This process may take some time. Once it finishes, use the dist-upgrade command, which will perform upgrades involving changing dependencies, adding or removing new packages as necessary. This will handle a set of upgrades which may have been held back by apt-get upgrade:
sudo apt-get dist-upgrade
Again, answer y when prompted to continue, and wait for upgrades to finish.
Now that you have an up-to-date installation of Ubuntu 15.10, you can use do-release-upgrade to upgrade to the 16.04 release.
Step 3 – Use Ubuntu's do-release-upgrade Tool to Perform Upgrade
First, make sure you have the update-manager-core package installed:
sudo apt-get install update-manager-core
Traditionally, Debian releases have been upgradeable by changing Apt's /etc/apt/sources.list, which specifies package repositories, and using apt-get dist-upgrade to perform the upgrade itself. Ubuntu is still a Debian-derived distribution, so this process would likely still work. Instead, however, we'll use do-release-upgrade, a tool provided by the Ubuntu project, which handles checking for a new release, updating sources.list, and a range of other tasks. This is the officially recommended upgrade path for server upgrades which must be performed over a remote connection.
Start by running do-release-upgrade with no options:
sudo do-release-upgrade
If Ubuntu 16.04 has not been released yet, you should see the following:
Sample Output
Checking for a new Ubuntu release
No new release found
In order to upgrade to 16.04 before its official release, specify the -d option in order to use the development release:
sudo do-release-upgrade -d
If you're connected to your system over SSH, as is likely with a DigitalOcean Droplet, you'll be asked whether you wish to continue.
On a Droplet, it's safe to upgrade over SSH. Although do-upgrade-release has not informed us of this, you can use the console available from the DigitalOcean Control Panel to connect to your Droplet without running SSH.
For virtual machines or managed servers hosted by other providers, you should keep in mind that losing SSH connectivity is a risk, particularly if you don't have another means of remotely connecting to the system's console.

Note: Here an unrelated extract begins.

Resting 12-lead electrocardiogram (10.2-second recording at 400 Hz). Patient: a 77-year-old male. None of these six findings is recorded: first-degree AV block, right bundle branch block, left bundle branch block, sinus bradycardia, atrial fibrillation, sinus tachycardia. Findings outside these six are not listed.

For other systems under your control, remember that it's safest to perform major operating system upgrades only when you have direct physical access to the machine.
At the prompt, type y and press Enter to continue:
Reading cache
Checking package manager
Continue running under SSH?
This session appears to be running under ssh. It is not recommended
to perform a upgrade over ssh currently because in case of failure it
is harder to recover.
If you continue, an additional ssh daemon will be started at port
'1022'.
Do you want to continue?
Continue [yN] y
Next, you'll be informed that do-release-upgrade is starting a new instance of sshd on port 1022:
Starting additional sshd
To make recovery in case of failure easier, an additional sshd will
be started on port '1022'. If anything goes wrong with the running
ssh you can still connect to the additional one.
If you run a firewall, you may need to temporarily open this port. As
this is potentially dangerous it's not done automatically. You can
open the port with e.g.:
'iptables -I INPUT -p tcp --dport 1022 -j ACCEPT'
To continue please press [ENTER]
Press Enter. Next, you may be warned that a mirror entry was not found. On DigitalOcean systems, it is safe to ignore this warning and proceed with the upgrade, since a local mirror for 16.04 is in fact available. Enter y:
Updating repository information
No valid mirror found
While scanning your repository information no mirror entry for the
upgrade was found. This can happen if you run an internal mirror or
if the mirror information is out of date.
Do you want to rewrite your 'sources.list' file anyway? If you choose
'Yes' here it will update all 'trusty' to 'xenial' entries.
If you select 'No' the upgrade will cancel.
Continue [yN] y
Once new package lists have been downloaded and changes calculated, you'll be asked if you want to start the upgrade. Again, enter y to continue:
Do you want to start the upgrade?
6 installed packages are no longer supported by Canonical. You can
still get support from the community.
9 packages are going to be removed. 104 new packages are going to be
installed. 399 packages are going to be upgraded.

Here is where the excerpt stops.